190 BCE Apollonius of Perga "the Great Geometer" wrote Conics, invented superscription notation for higher numbers in Roman numerals.
c. 200 BCE - 100 AD The Anuyoga Dwara Sutra likely defines Jaghanya Parīta Asaṃkhyāta as approximately \(10\uparrow \uparrow (1.285 \times 10^{136})\).
1st-7th century CE Number close to \(10^{10^{32}}\) was written in Buddhist scripture Avatamsaka Sutra.
1484 Nicolas Chuquet wrote an article Triparty en la science des nombres, the earliest work of a systematic, extended series of names ending in -illion.
1631 Japanese number system was defined up to muryoutaisuu in Jinkoki.[1]
1706 John Machen discovers hundredth digit of \(\pi\).[2]
1808 Christian Kramp uses the symbol ! for factorials.[3]
1811 Chernac lists prime factors to 1,020,000.
1856 Crelle lists prime factors to 6 million.
1857 First known use of vigintillion.[4]
1861 Zacharias Dase lists prime factors to 9 million.
1893 D. H. Lehmer lists 50,847,534 primes.
1904 Hardy hierarchy was defined.[5]
1906 Charles-Ange Laisant calculates \(^{3}9\) has 369,693,100 digits.[6]
1928 Ackermann function was published.[7]
1933 Stanley Skewes proved that, assuming the Riemann Hypothesis, there exists a number \(x\) less than \(e^{e^{e^{79}}} \approx 10^{10^{10^{34}}}\) where \(\pi (x) > li(x)\).[8] Notable for possibly being the largest number published in a serious mathematical proof at the time, and this number is now known as the first Skewes Number.
1938 Googol was named.[9]
1944 Goodstein sequence was defined and Goodstein's theorem was proved.[10]
1947 Goodstein named tetration, pentation and hexation.[11]
1949 John Wrench and L. R. Smith were the first to use an electronic computer (the ENIAC) to calculate \(\pi\).

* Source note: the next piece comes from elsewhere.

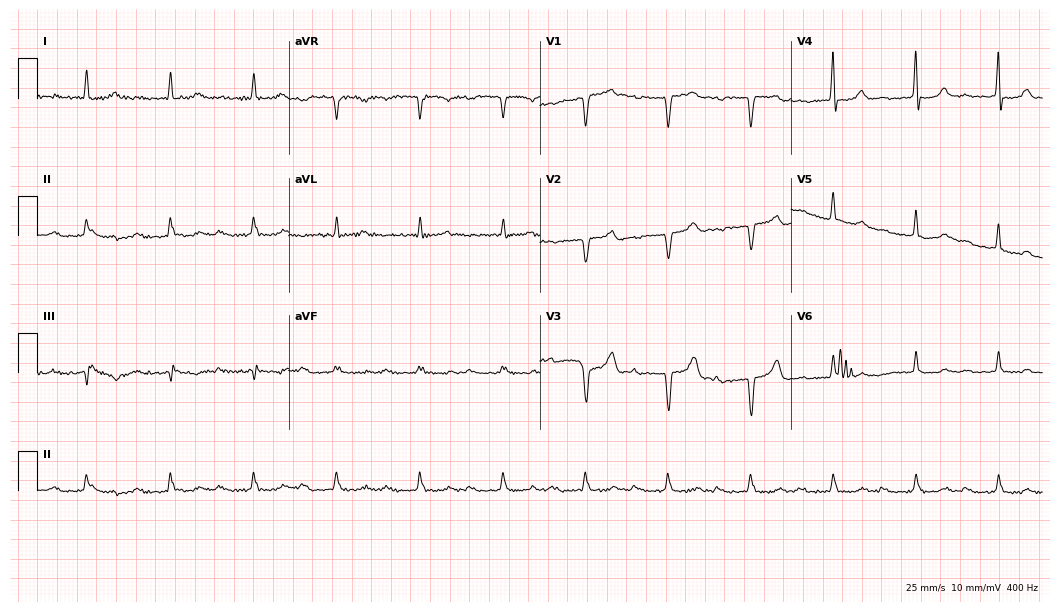
12-lead ECG from a 74-year-old man. No first-degree AV block, right bundle branch block (RBBB), left bundle branch block (LBBB), sinus bradycardia, atrial fibrillation (AF) or sinus tachycardia recorded for this tracing.

It took 70 hours to calculate 2037 digits. It is also attributed to Reitwiesner.[12]
1951 Steinhaus wrote about mega and megiston in Mathematical Snapshots,[13] which is a base of Steinhaus-Moser notation.[14] Note that it is not confirmed if it appears in 1938 edition.
1955 Stanley Skewes proves that, without assuming the Riemann Hypothesis, there exists a number, \(x\), less than \(e^{e^{e^{e^{7.705}}}} \approx 10^{10^{10^{963}}}\) where \(\pi (x) > li(x)\).[15] Notable for being a record holder for "largest number in a professional mathematics paper", and this number is now known as the second Skewes Number.
1962 The busy beaver function was defined by Tibor Radó and its first two values were computed.[16]

Stanisław Knapowski proves that for all x larger than \(e^{e^{e^{e^{e^{35}}}}}\) (see Knapowski number), the number of crossings of π(x) and li(x) is greater than ln(ln(ln(ln(x))))/e35.[17]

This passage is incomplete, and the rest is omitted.